With my modifications, a command like this:
generate-cases.py memcpy_armv6m_test.S gen /ns
Using this template ("memcpy_armv6m_test.S"):
/* Template for memcpy ARMv6M implementation cases
// Test cases
miwo: 0, 1, 2
mssp: 0, 1, 2
opxip: 0, 1
opsz: 0, 1, 2
msup: 0, 1
// Grouped cases
=: miwo 0; opsz 0
=: miwo 0; opsz 1
=: miwo 0; opsz 2
// Skip cases
// msup only used when mssp is 2
-: mssp 0,1; msup 1
// opxip not used when mssp is 0
-: mssp 0; opxip 1
*/
#define MEMCPY_ARMV6M_MISALIGNED_COPY_LOOP_WORDS ({miwo})
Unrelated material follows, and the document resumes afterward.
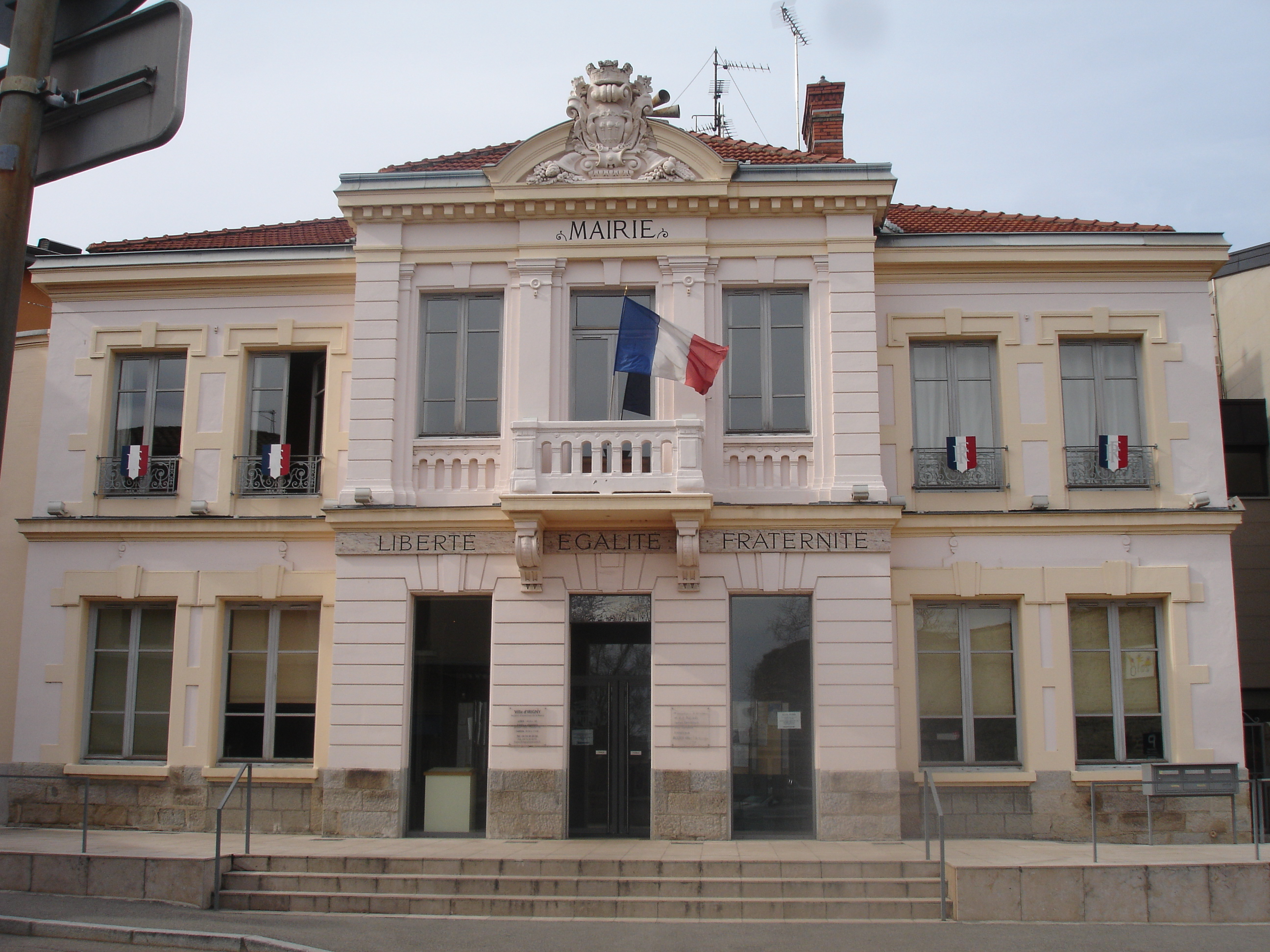 Irigny (69) : La mairie

#define MEMCPY_ARMV6M_MED_SIZE_SPEED ({mssp})
#define MEMCPY_ARMV6M_OPTIMIZE_XIP_MEMORY_READ ({opxip})
#define MEMCPY_ARMV6M_OPTIMIZE_SIZE ({opsz})
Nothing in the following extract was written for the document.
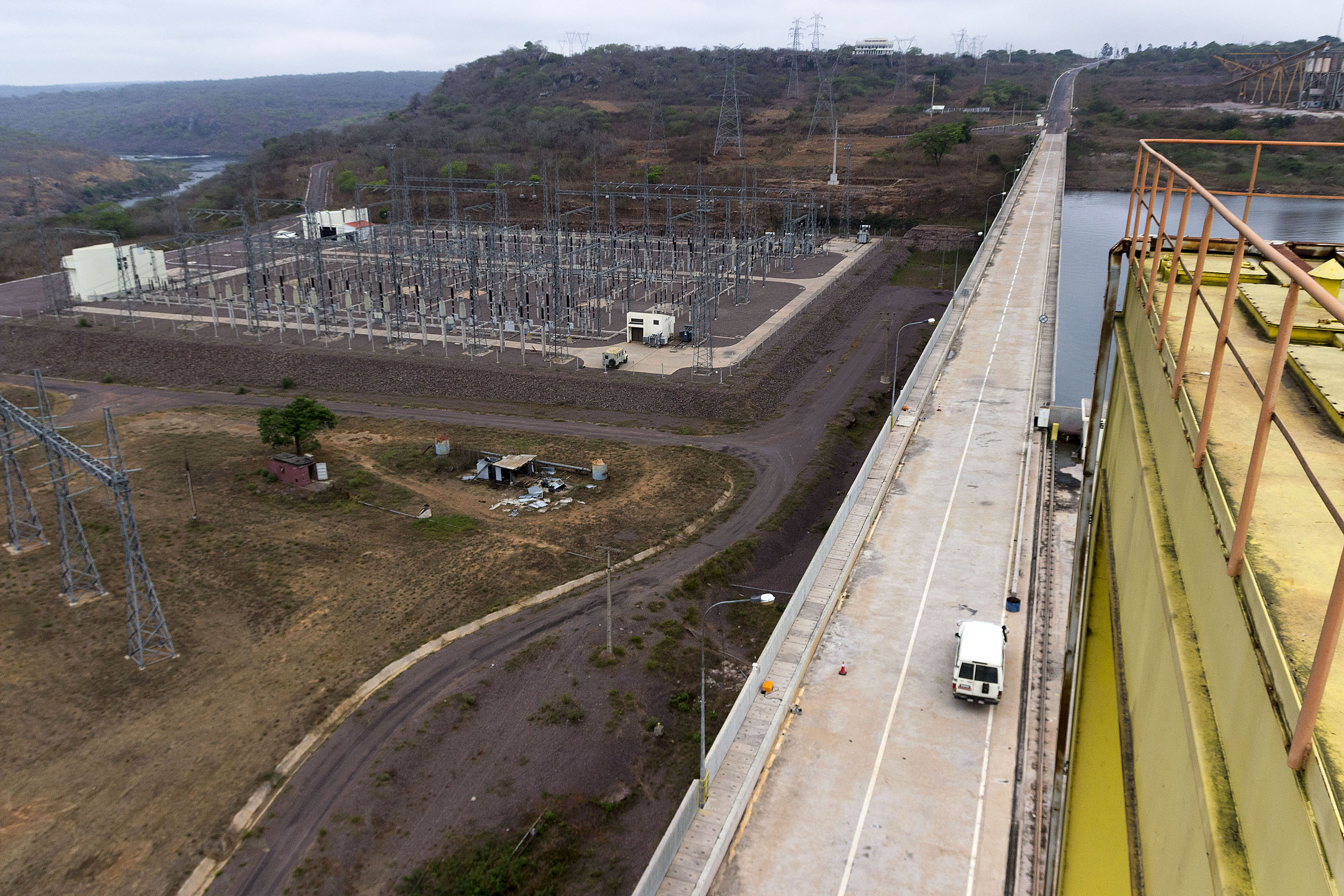 ГЭС Капанда. Вид плотины на площаку ОРУ 220.

#define MEMCPY_ARMV6M_MED_SIZE_UPWARDS ({msup})
#define MEMCPY_ARMV6M_FUNCTION_NAME {testcaseFilename}
#define MEMCPY_ARMV6M_FUNCTION_END_SIGNATURE 1
#include "..\..\memcpy_armv6m.S"
Generates files like this ("memcpy_armv6m_test_miwo_0_mssp_0_opxip_0_opsz_0_msup_0.S" in subfolder "gen"):
/* memcpy armv6 implementations
// Test cases
miwo: 0, 1, 2
mssp: 0, 1, 2
opxip: 0, 1
opsz: 0, 1, 2
msup: 0, 1
// Grouped cases
=: miwo 0; opsz 0
=: miwo 0; opsz 1
=: miwo 0; opsz 2
// Skip cases
// msup only used when mssp is 2
-: mssp 0,1; msup 1
// opxip not used when mssp is 0
-: mssp 0; opxip 1
*/
#define MEMCPY_ARMV6M_MISALIGNED_COPY_LOOP_WORDS (0)
#define MEMCPY_ARMV6M_MED_SIZE_SPEED (0)
#define MEMCPY_ARMV6M_OPTIMIZE_XIP_MEMORY_READ (0)
#define MEMCPY_ARMV6M_OPTIMIZE_SIZE (0)
#define MEMCPY_ARMV6M_MED_SIZE_UPWARDS (0)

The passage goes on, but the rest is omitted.